While social media, social collaboration, smartphones, are adding to the volumes of unstructured data, the actual amount of data being mined for intelligence and insights is only 2% to 5% of the total volume, points out Chung Heng. While there is a huge amount of data that can be used for modelling, people also need to spend a huge amount of time preparing the data for modelling. This leads to the low rate of conversion for modelling of data into insights.
“What is important in artificial intelligence is that you need to analyse high volumes of data. When you have high volumes of data, you need to be able to bring everything together. With Oracle’s Exadata and Engineered Systems you can actually reduce the bottleneck from reading the data source,” points out Chung Heng.
Exadata design
Oracle’s Exadata has the unique strength of combining machine learning and artificial intelligence solutions within the same environment of computing, networking, and storage. “Our design point for Exadata is very simple. We bring storage and compute to the database so that data does not have to travel. This makes it very fast and this is our design point for Exadata. We also bring algorithms to the database,” explains Chung Heng.

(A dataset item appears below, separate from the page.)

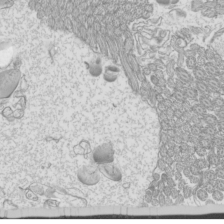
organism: Mouse
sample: Cilia; mouse epididymis

The traditional way of generating insights and intelligence from data has been to make data travel to where applications and algorithms are hosted. It was all about how people are going to bring data to the algorithms and do modeling. And that means the data has to do a lot of traveling.
This puts pressure on building performance capabilities to make data travel. Exadata has been designed to bring algorithms to the database, and build compute, storage and networking around the database.
“The combination of our database and our Exadata allows us to do analytics very fast, says Chung Heng.
Auto indexing
By bringing computing, storage, networking, closer to the database, Oracle is helping to boost the efficiency of applications that are built on algorithms of machine learning and artificial intelligence.
Generating insights from a database also implies that the data is well indexed. The larger and more complex the data, the longer it takes to index the database. However, once indexing has been completed, data retrieval is much faster.
“Indexing is required to help you get the information you want fast. Now for many years when you do indexing it takes a long time. It took us about 15 years of experience to index about close to 9,000 indexes. With the new database and new Exadata we are able to reduce the 15 years to around 10 hours. Obviously, they were 6,000 indexes,” adds Chung Heng.
Auto indexing is now an in-built feature in the Exadata platform and works in conjunction with the algorithms of machine learning, and artificial intelligence.
Unifying data
While large amounts of unstructured data are being generated, they also need to be consolidated into data lakes and then integrated with relational databases before algorithms can be applied to complete the contextual analysis.
As an example, closed circuit TVs capture millions of images across the globe at any particular time. How do you link face recognition with biometric thumb print and identity card information?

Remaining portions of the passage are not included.